QuantMare Case Study

StockJockey's avatar
by StockJockey
Monday, August 13, 2007 - 9:05 am

Are you under stress?

Chances are the more levered up you are, the greater your duress. Thankfully you took a few chips off last week, although it was a less than opportune time to do so.

We tried to discuss the crowded trade that developed in many of the quantitative strategies last week. Our time spent battling small cap growth denizens left us with plenty of scars, but at least we learned something. Sometimes you have to get out of harms way. In the late 1990's momentum based strategies would pile into positions rather haphazardly. It was the golden age for mindless morons, and it would seem history is repeating itself.

Remember Pilgrim Baxter? Nicholas-Applegate at their peak? Driehaus at the top of his game? TCW? The mo-mo's would start piling in and you had to start thinking about when, and how, to get out. Because you did not want to be on the other side of the trade as they ran for the exits. The problem was, is that they all had similar strategies, and they were getting massive retail and institutional inflows that they had to put to work. And they were not shy about it. They could be sloppy on both sides.

It is not dissimilar to what we have recently seen with the quant shops. Consultants decided they were to the go-to guys, and handed them billions of dollars. The growth in assets at these shops has been staggering. Don't get me wrong, I have more respect for the rocket scientists of 2007 than I did for the reckless momentum investors prowling the street circa 1995-2001. And for better or worse the current crop will probably have more staying power.

But we will turn it over to this guy, who is more eloquent...

First, quantitative funds are highly levered........Second, they have strategies in common. This should not be surprising, given that many of these funds share a common lineage: Goldman’s Global Alpha Fund and AQR; Tyke and DE Shaw. The bread and butter strategies for many of these larger quant funds are momentum and stock valuation, with some factor-based allocation strategies sprinkled in. There aren’t a whole lot of different ways to measure momentum, so what one firm considers a high momentum stock is likely to have been similarly tagged by other firms in the game.

The same is true with stock valuation and factor strategies. Valuation is modeled using factors like free cash flow, earnings quality and analysts’ earnings estimates. While there may be nuances in how you do this, you can only twist these sorts of data around so much. So at the end of the day each of these funds will be long and short similar sorts of stocks – if not the exact same stocks......

Finally, in aggregate these quant funds may be operating beyond the capacity of the markets.

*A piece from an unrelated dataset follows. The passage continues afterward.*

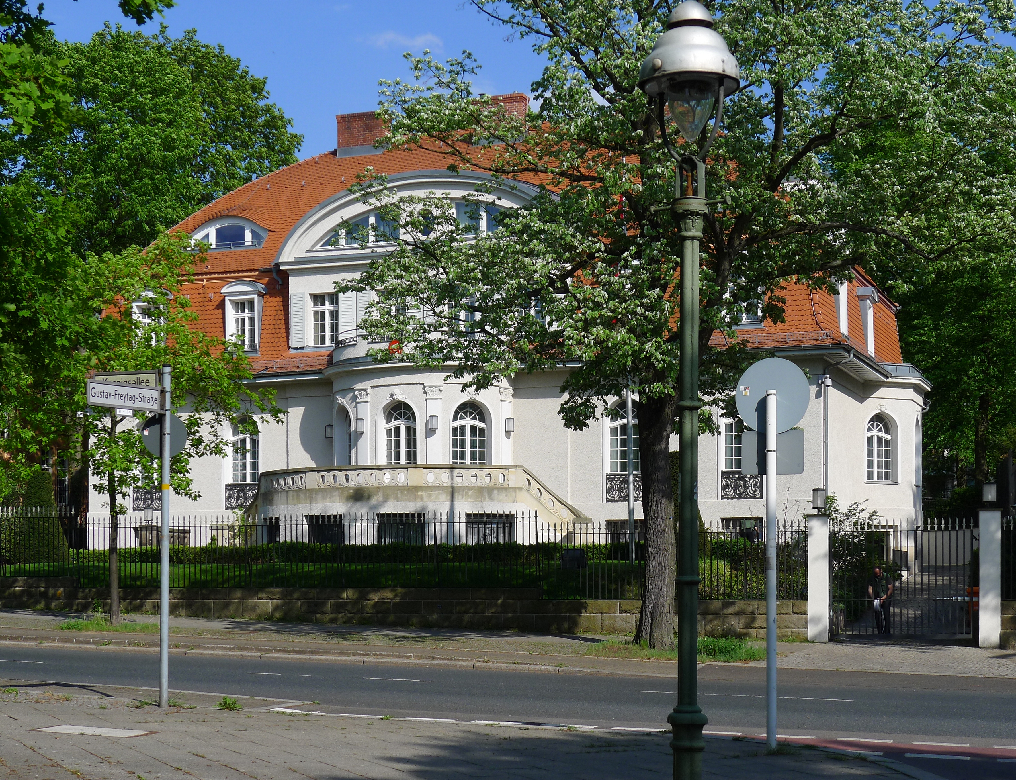 Villa
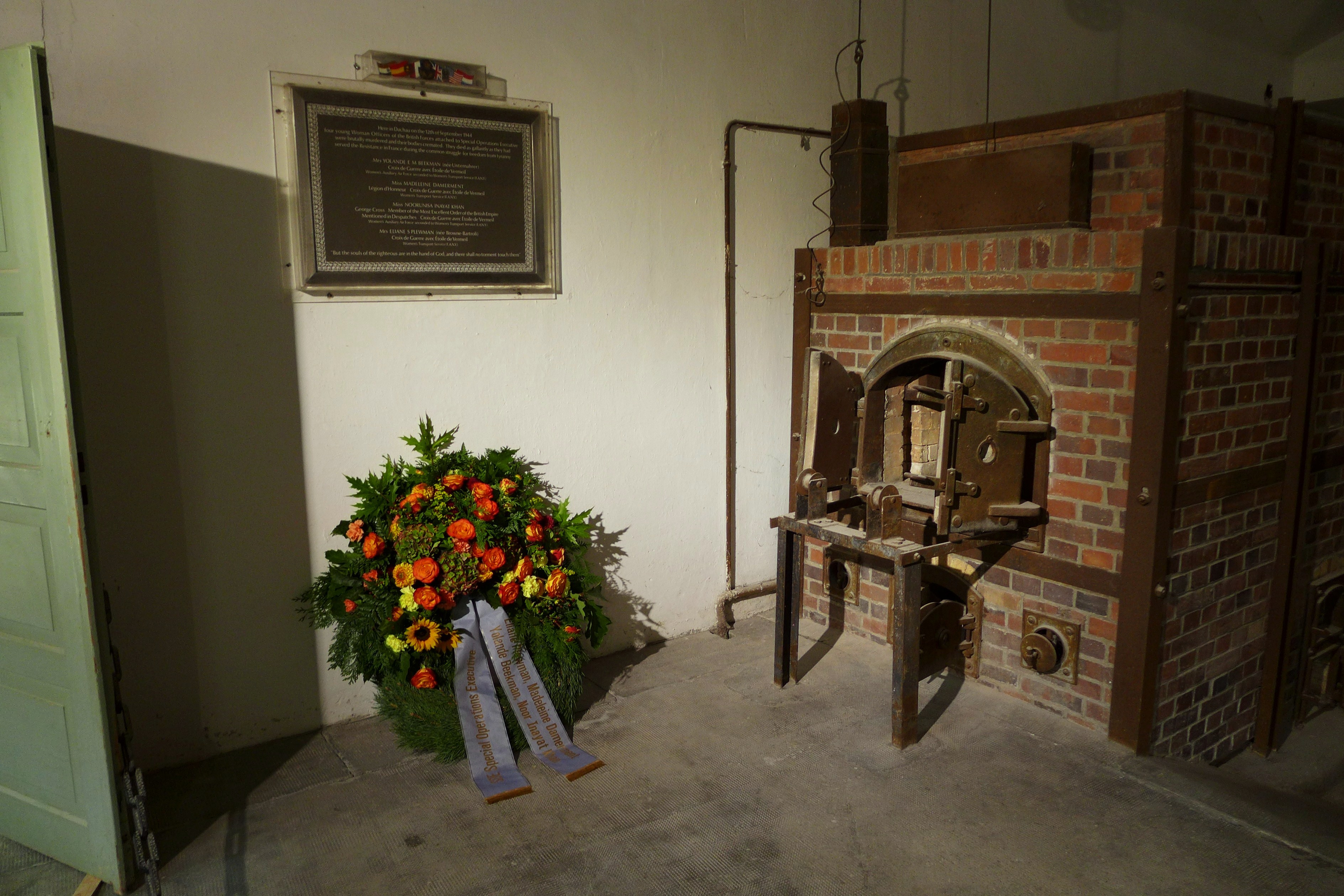 Dachau Germany Deutschland, KZ Dachau Krematorium SOE Yolande Beekman, Madeleine Damerment, Noor-un-Nisa Inayat Khan, Eliane Plewman

Well, right now that is pretty much true by definition, since it seems they can’t get out of each other’s way while they try to liquidate. But even during less crisis-prone times, the money employed by these strategies might be more than the market can absorb.
Rick Bookstaber

Indeed, all the quants are using variations of the same theme. And much has changed since I labored under a 4-factor model that was rolled out in the mid-to-late 1980’s that was one of the the first attempts at a robust, institutional level quality strategy. While our model did not include a measure for free cash flow yields, it might have been one of the attributes that attracted them to Deluxe Corporation (DLX-NYSE). We can’t be sure, of course, but they all owned the stock.

DLX Holders, descending order:

Barclays Global Investors
Goldman Sachs
Bear Stearns
Renaissance Technology
Highbridge
AQR
DE Shaw

No, we can’t be sure exactly what strategy offerings at the various shops owned Deluxe. It could have been fundamental guys too. But they were all in there. This list includes folks some from the end of March, and some recent filers from June 30th. Several of them could now be out too, judging by the volatile trading last week..

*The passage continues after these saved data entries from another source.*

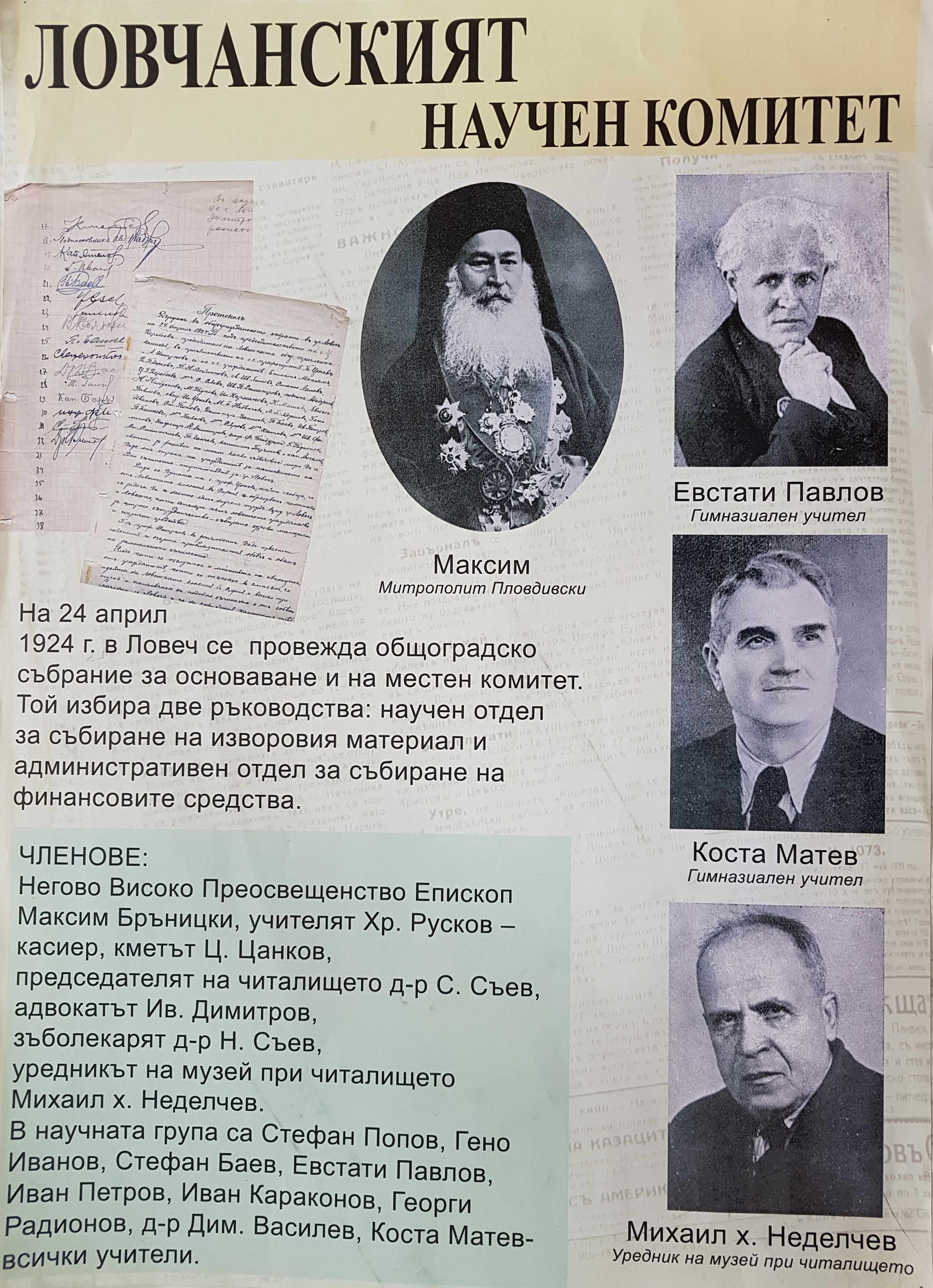 Изложбено табло за Ловчанския научен комитет във фонд Краезнание при Регионална библиотека „Проф. Беню Цонев“ – Ловеч.
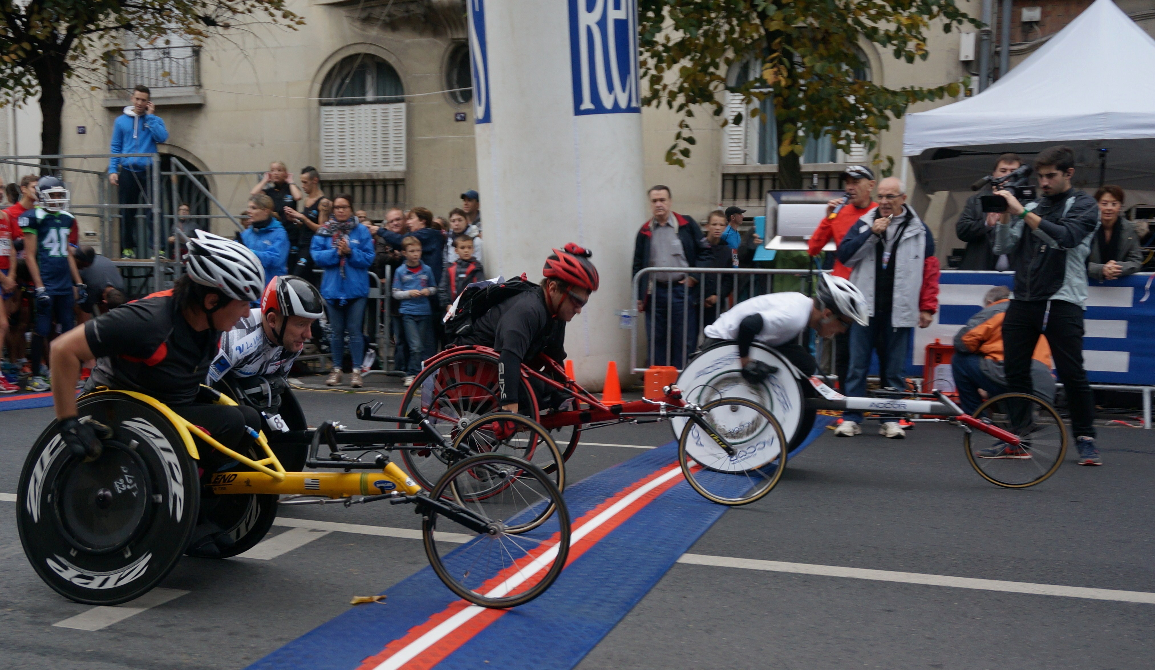 Lors de Reims à Toutes Jambes 2013 .
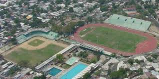 deportiva
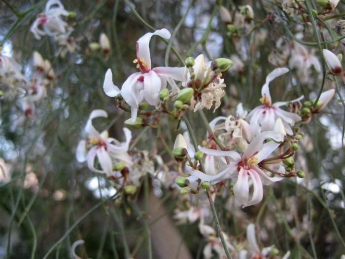 מורינגה רותמית, אחת הנציגות היפות של צמחי עין-גדי, בפריחה מרהיבה ומבושמת
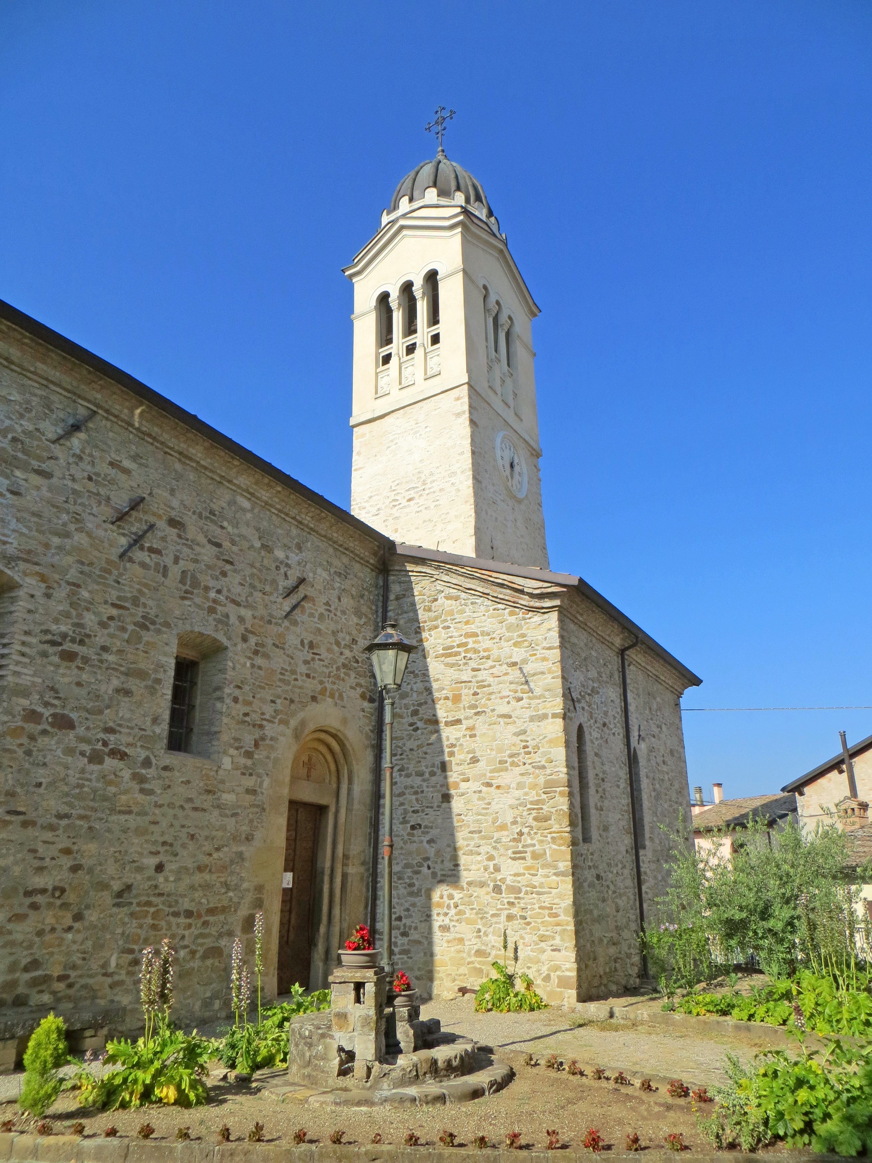 Chiesa di San Michele Arcangelo (Lesignano de' Bagni) - lato sud e campanile
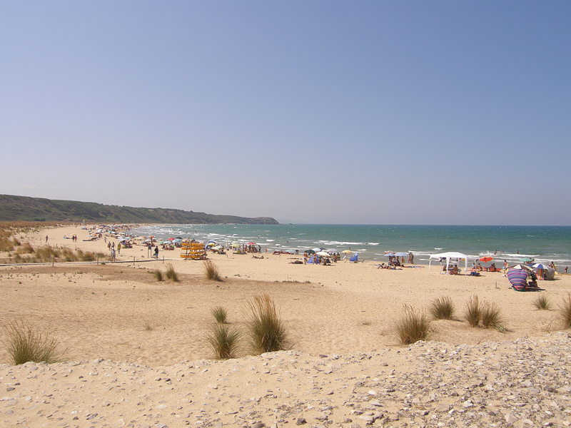 Vasto

The stock had been on a steep ramp, attracting not only cash flow mavens but momentum junkies as well. And it was ripping while the quants all piled in. But like all games of musical chairs, this one came to an end. Perhaps some managers sold the stock as the valuation became less compelling.

Last weeks volume probably accommodated most of the sellers. The bounce on Friday capped off a volatile week for the stock, and people were looking for answers....

It’s amazing what fear and greed can cause a stock to do.

Last week, as the credit crisis caused U.S. stock markets to go haywire and nervous investors liquidated their positions, bargain hunting lifted shares in unexpected corners of the market.

Commercial printing stocks—including Deluxe , Consolidated Graphics and Ennis—soared Friday as a result of bottom fishing, perhaps by some of the big funds that use computer models to determine trading strategies. Forbes

Today, Goldman announced they are getting infusions of cash from Perry Capital and CV Starr. This will allow Goldman to ride out the move, as selling positions when you are forced to often turns out to be the low. Perry and Starr get instant exposure to equities that have been unnecessarily marked down, and if they buy more of the existing positions the move should work in the short term.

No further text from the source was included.